As dataset I used the popular Caltech 101 dataset containing pictures of objects belonging to 101 different categories. There are about 40 to 800 images per category and roughly 4500 images in total. While being far from perfect, it is a well-known contender.
These are my first finding:
Google Drive only finds a fraction of the images, but the images it finds it categorizes correctly.
- In numbers: Precision is 83% (std=36%) and the recall is 8% (std=11%) (averaged over all categories)
- The best results it achieves for the two ‘comic’ categories ‘Snoopy’ and ‘Garfield’ and for iconic symbols like the dollar bill and the stop sign.
- As the The Caltech 101 dataset was created using Google’s image search the high precision is at least partly a result of a ‘simple’ duplicate detection with the Google index and not of a successful similarity search.
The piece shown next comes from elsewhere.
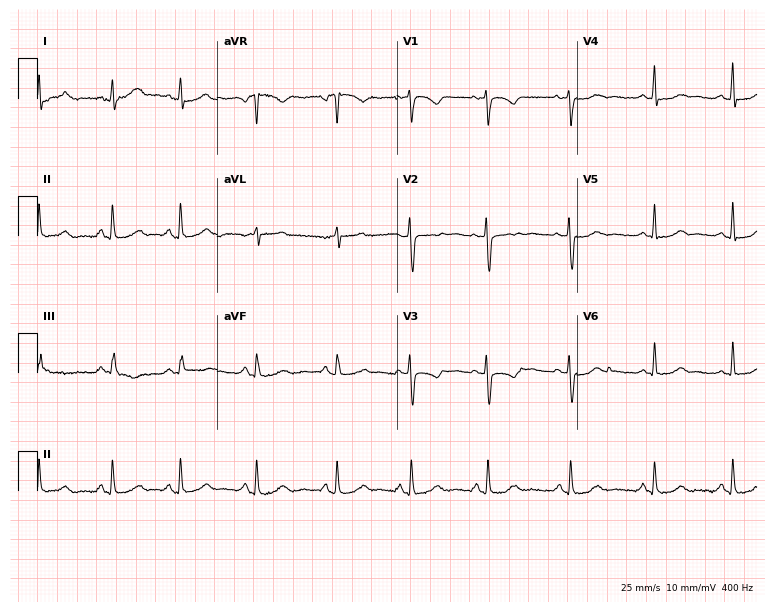
ECG — a female patient, 31 years old. Labelled as a normal ECG.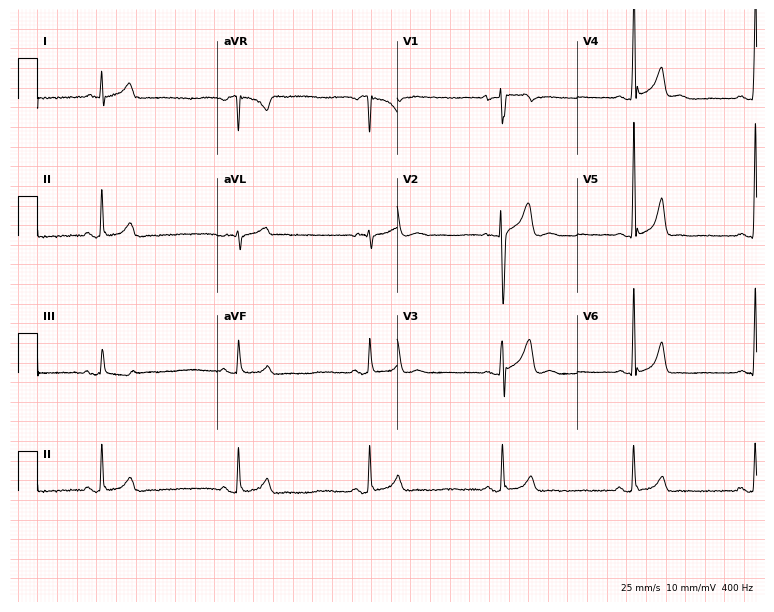
Standard 12-lead ECG recorded from a man, 18 years old (7.3-second recording at 400 Hz). The tracing shows sinus bradycardia (a sinus rate of 50 beats per minute or less).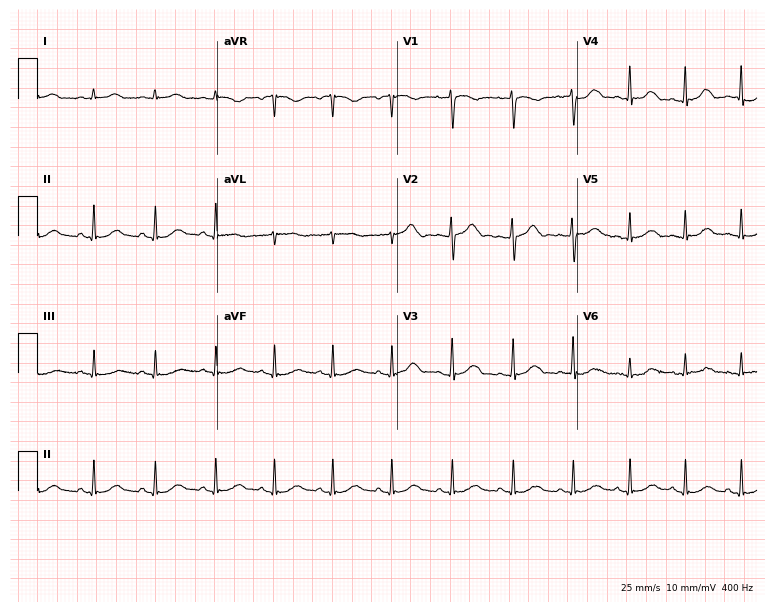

As all vision systems working in such an unconstrained environment they are far from being actually usable. One cannot rely on them, but once or twice they will surprise you by adding an image to the result list, that one hasn’t thought of.
- Google Drive uses Google Goggles image recognition technology, which details are not public. External experts assume, that they don’t differ much from other state of the art approaches.
- Link to the result table
* The numbers are not comparable 1-to-1 as both use a different evaluation approach. The Matlab script assigns to each image of the dataset its most likely class, while google drive tries to find a concept or object in the image.